Lift06 Blog blather, Geneva
Here's what it's about: "The conference will focus on 5 broad themes: internet, design, humanitarian work, emerging technologies and big ideas."
Lift06 is a bloggers' conference, and it kicks off tomorrow morning in Geneva. It had its real start tonight at Les Enfants Terrible, an appropriately named bar down a narrow street in the old part of the city center. Check out the photos on Flickr.
Bloggers don't do conferences the way other people do, if tonight is anything to judge by. Plenty of wine but the conversation flowed without anyone noticeably overdoing it, which made me reflect that bloggers have a natural bent for chatter.
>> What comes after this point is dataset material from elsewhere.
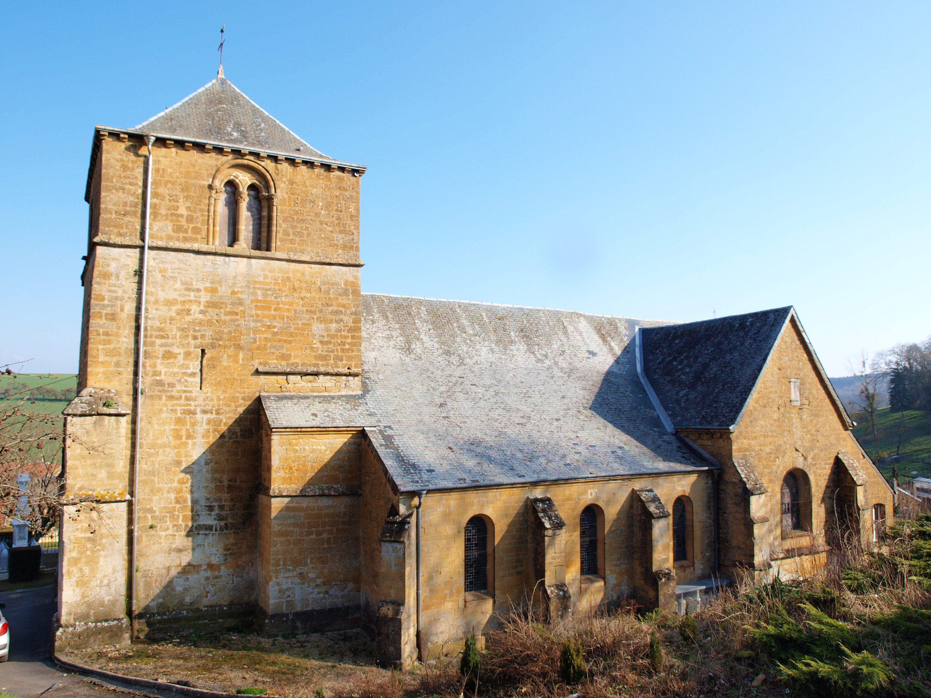 Sapogne-et-Feuchères (Ardennes, France)
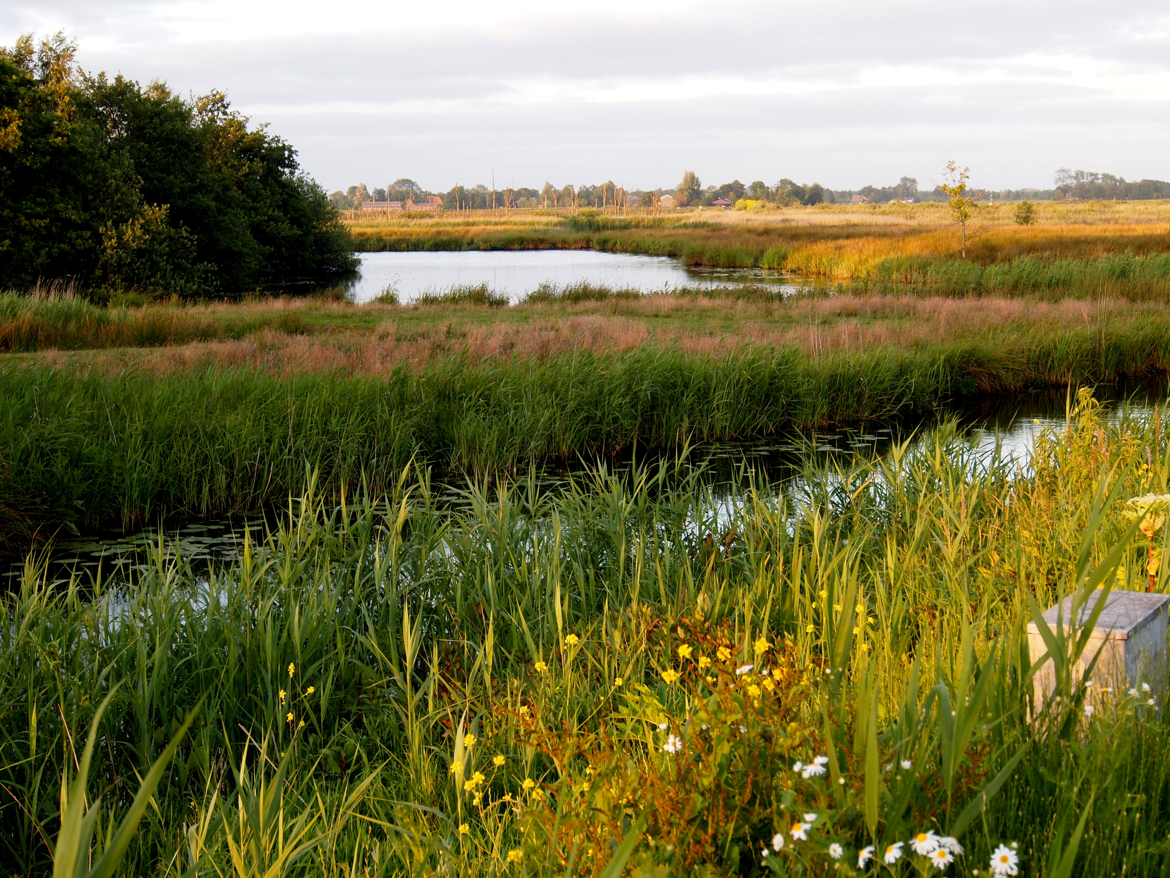 Het avondzonnetje over de Alde Feanen This is a photo or sound file made in De Alde Feanen National Park in the Netherlands, with the main subject of the file in the category: landscapes

Call it blog blather.
I didn't see any business cards being exchanged and a high proportion of people mentioned, when asked, jobs they used to have before they moved into lifestyles where they do a bit of this or a bit of that.
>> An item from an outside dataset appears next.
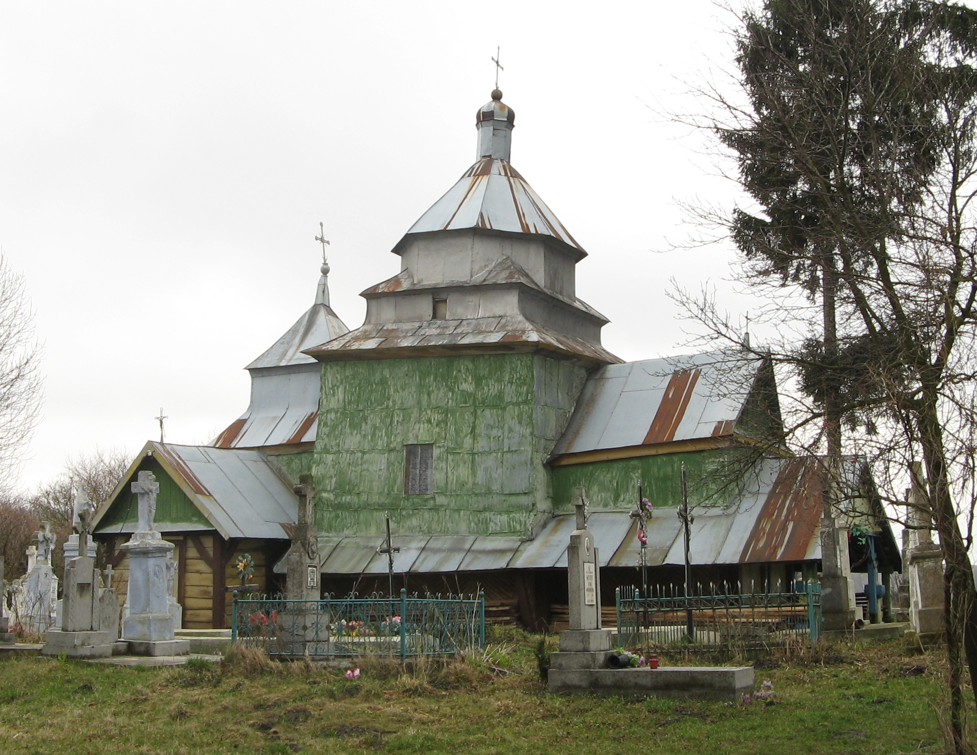 Церква Св. Дмитрія (мур.), Орихівчик, 1775 р.
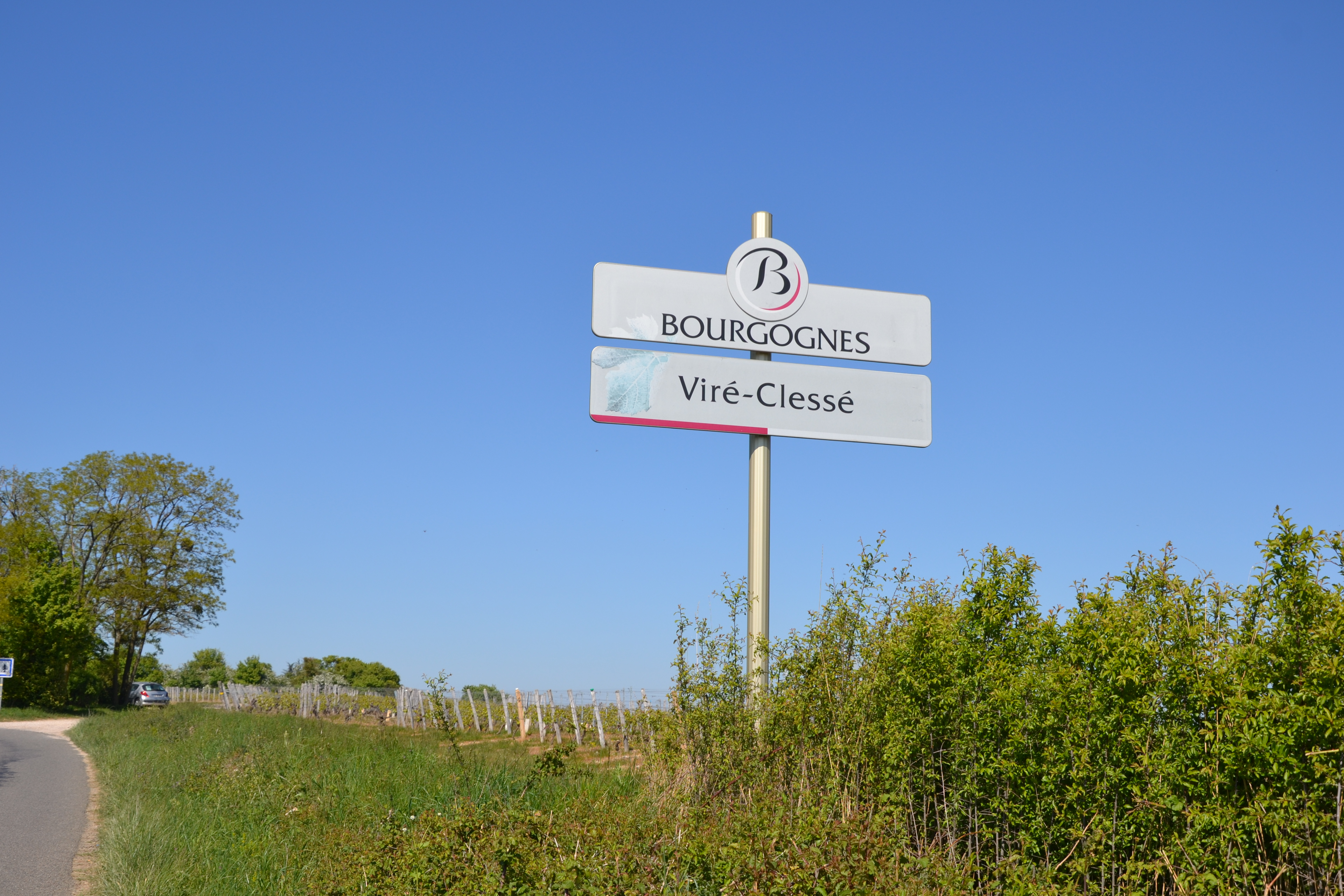 Vignoble de l'AOC Viré-clessé, à Clessé (71) : route des vins

Of course, some people have real jobs, and blog as well. I turned to one newly arrived American suffering a bad case of jet lag and asked what he did. Works for Microsoft, and doing what? I asked, hoping to keep him awake another minute. Sounded like he said he was Microsoft's most famous blogger, but he said it so quietly I wasn't sure. He is, it turns out.
I then asked a newly arrived Canadian what he does, meaning on his blog since he'd been talking about how short it was. Hard question, he replied - he quit his job yesterday. Just decided to stop being a banker and think for a while.
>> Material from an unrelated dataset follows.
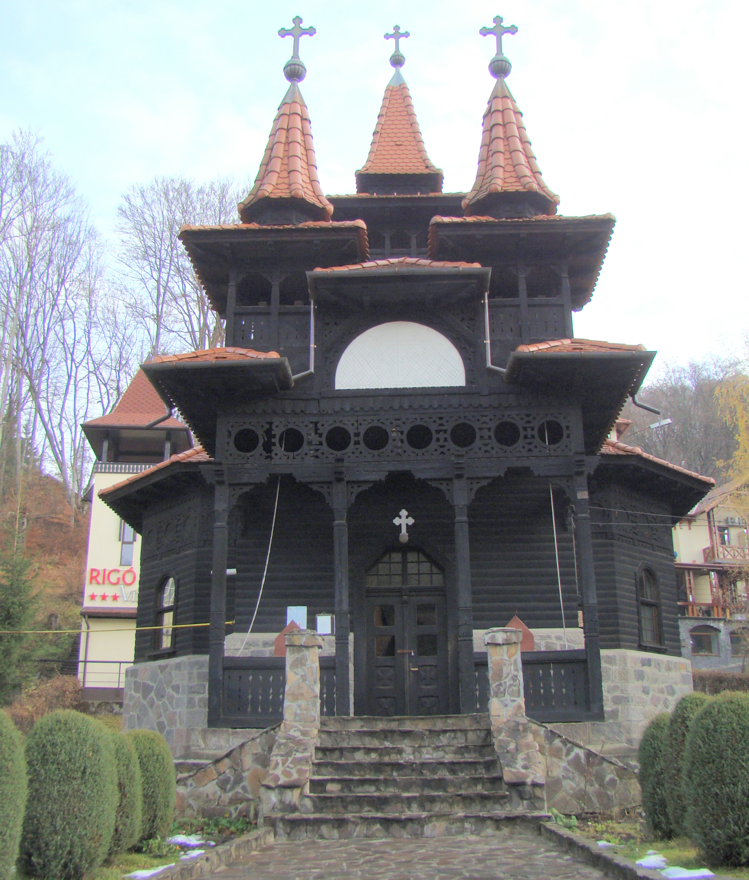 Biserica de lemn Schimbarea la Faţă din Sovata, judeţul Mureş

So if you get rid of the usual where are you froms and what do you do's, what's left? Quite a lot, it seems, with bloggers, and the conversations flowing around me were some of the most interesting I've overheard in quite a while.
Which reminds me, I promised to come home and see if there are chess blogs and if the people really talk, since live chess players are notoriously word-shy. I found Susan Polgar and discovered she has a separate blog just for girls who play chess, but these are mainly public relations blogs. I turned up two "alternative movies", hmm. From Massachusetts we have the Boylton Chess Club whose main news was about dead or dying chess blogs - but they kindly provide links to several others. In total, Google turns up 248,000 or so when you put "chess" into its blog search.
For comparison's sake, I put in "knitting", having heard from Movable Type that knitters make up one of the biggest groups of bloggers. Google offered me nearly 310,000 of them. I gave up knitting at the age of 20 or so when I discovered that no matter how long you knit a sweater, it's never done. But lo! I've just discovered that the thousands of people who are warming up for the knitting Olympics consider it a sport. This is no yarn, dear reader.
I wonder what other conversation starters bloggers will bring to the meetings tomorrow.